Stored entries:
=== Begin Enclosure ===

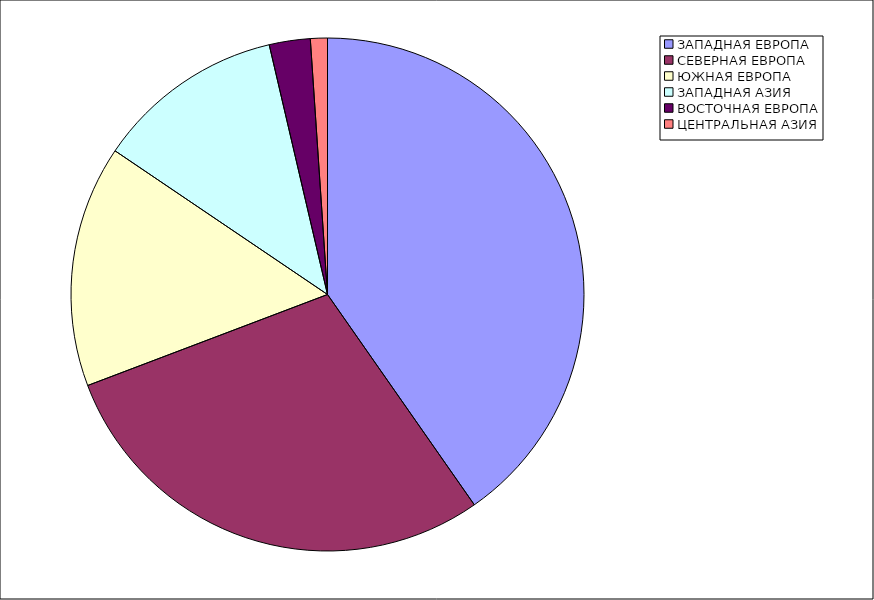
| Category | Оборот |
|---|---|
| ЗАПАДНАЯ ЕВРОПА | 40.299 |
| СЕВЕРНАЯ ЕВРОПА | 28.928 |
| ЮЖНАЯ ЕВРОПА | 15.237 |
| ЗАПАДНАЯ АЗИЯ | 11.885 |
| ВОСТОЧНАЯ ЕВРОПА | 2.581 |
| ЦЕНТРАЛЬНАЯ АЗИЯ | 1.07 |
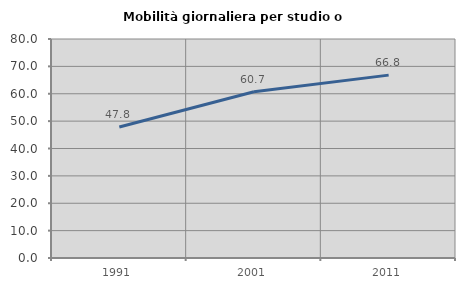
| Category | Mobilità giornaliera per studio o lavoro |
|---|---|
| 1991.0 | 47.829 |
| 2001.0 | 60.729 |
| 2011.0 | 66.806 |
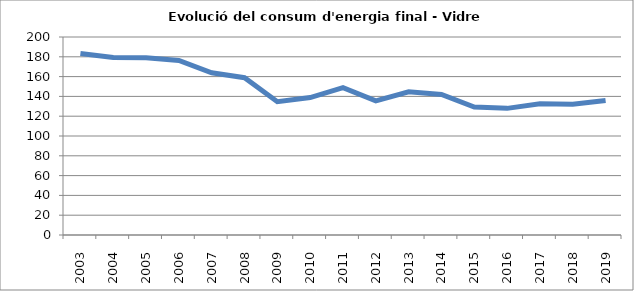
| Category | 183,3 |
|---|---|
| 2003.0 | 183.3 |
| 2004.0 | 179.3 |
| 2005.0 | 179.01 |
| 2006.0 | 176.31 |
| 2007.0 | 163.91 |
| 2008.0 | 158.85 |
| 2009.0 | 134.68 |
| 2010.0 | 138.79 |
| 2011.0 | 148.82 |
| 2012.0 | 135.56 |
| 2013.0 | 144.72 |
| 2014.0 | 142.01 |
| 2015.0 | 129.2 |
| 2016.0 | 127.92 |
| 2017.0 | 132.61 |
| 2018.0 | 132.02 |
| 2019.0 | 135.9 |

=== End Enclosure ===

Assignment:
Each entry must be set down word for word; no image may be carried over.

Exercise solution:
| Category | Оборот |
|---|---|
| ЗАПАДНАЯ ЕВРОПА | 40.299 |
| СЕВЕРНАЯ ЕВРОПА | 28.928 |
| ЮЖНАЯ ЕВРОПА | 15.237 |
| ЗАПАДНАЯ АЗИЯ | 11.885 |
| ВОСТОЧНАЯ ЕВРОПА | 2.581 |
| ЦЕНТРАЛЬНАЯ АЗИЯ | 1.07 |
| Category | Mobilità giornaliera per studio o lavoro |
|---|---|
| 1991.0 | 47.829 |
| 2001.0 | 60.729 |
| 2011.0 | 66.806 |
| Category | 183,3 |
|---|---|
| 2003.0 | 183.3 |
| 2004.0 | 179.3 |
| 2005.0 | 179.01 |
| 2006.0 | 176.31 |
| 2007.0 | 163.91 |
| 2008.0 | 158.85 |
| 2009.0 | 134.68 |
| 2010.0 | 138.79 |
| 2011.0 | 148.82 |
| 2012.0 | 135.56 |
| 2013.0 | 144.72 |
| 2014.0 | 142.01 |
| 2015.0 | 129.2 |
| 2016.0 | 127.92 |
| 2017.0 | 132.61 |
| 2018.0 | 132.02 |
| 2019.0 | 135.9 |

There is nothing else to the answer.